So I came across this answer here, and my question is, if I have three variables and I want to use the x and y to create bins, like using cut and table in the other answer, how can I then graph the z as the average of all the variable Z data that falls into those bins?
This what I have:
library(plot3D)
x <- data$OPEXMKUP_PT_1d
y <- data$prod_opex
z <- data$ab90_ROIC_wogw3
x_c <- cut(x, 20)
y_c <- cut(y, 20)
cutup <- table(x_c, y_c)
mat <- data.frame(cutup)
hist3D(z = cutup, border="black", bty ="g",
main = "Data", xlab = "Markup",
ylab ="Omega", zlab = "Star")
But it show the z as the frequency, and when I try,
hist3D(x, y, z, phi = 0, bty = "g", type = "h", main = 'NEWer',
ticktype = "detailed", pch = 19, cex = 0.5,
xlim=c(0,3),
ylim=c(-10,20),
zlim=c(0,1))
It thinks for a long time and throws an error,
Error: protect(): protection stack overflow
Graphics error: Plot rendering error
It will do the 3d scatter fine but the data doesn't make sense since the Z variable is a ratio that falls mostly between 0 and 1, so you get a bunch of tall lines and and a bunch of short lines. I would like them averaged by bin to show a visual of how the average ratio changes as x and y change. Please let me know if there is a way to do this.

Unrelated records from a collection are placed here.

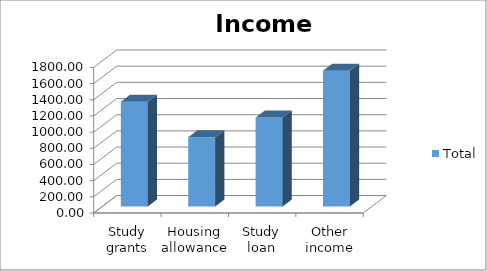
| Category | Total |
|---|---|
| Study grants | 1295 |
| Housing allowance | 857.75 |
| Study loan | 1100 |
| Other income | 1680 |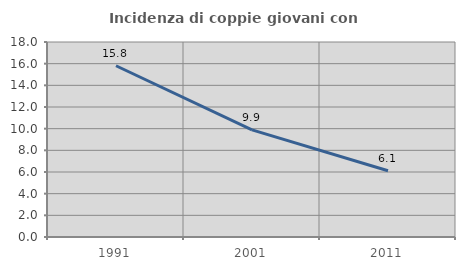
| Category | Incidenza di coppie giovani con figli |
|---|---|
| 1991.0 | 15.809 |
| 2001.0 | 9.886 |
| 2011.0 | 6.114 |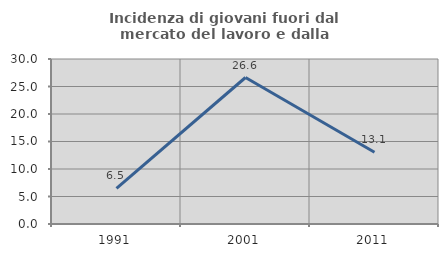
| Category | Incidenza di giovani fuori dal mercato del lavoro e dalla formazione  |
|---|---|
| 1991.0 | 6.473 |
| 2001.0 | 26.634 |
| 2011.0 | 13.056 |

Not sure exactly what your data looks like, so I made some up. You should be able to adjust to your needs. It's a bit hacky/brute force-ish, but could work just fine if your data isn't too large to slow down the loop.
library(plot3D)
# Fake it til you make it
n = 5000
x = runif(n)
y = runif(n)
z = x + 2*y + sin(x*2*pi)
# Divide into bins
x_c = cut(x, 20)
y_c = cut(y, 20)
x_l = levels(x_c)
y_l = levels(y_c)
# Compute the mean of z within each x,y bin
z_p = matrix(0, 20, 20)
for (i in 1:length(x_l)){
for (j in 1:length(y_l)){
z_p[i,j] = mean(z[x_c %in% x_l[i] & y_c %in% y_l[j]])
}
}
# Get the middle of each bin
x_p = sapply(strsplit(gsub('\\(|]', '', x_l), ','), function(x) mean(as.numeric(x)))
y_p = sapply(strsplit(gsub('\\(|]', '', y_l), ','), function(x) mean(as.numeric(x)))
# Plot
hist3D(x_p, y_p, z_p, bty = "g", type = "h", main = 'NEWer',
ticktype = "detailed", pch = 19, cex = 0.5)
Basically, we're just manually computing the average bin height z
by looping over the bins. There may be a better way to do the computation.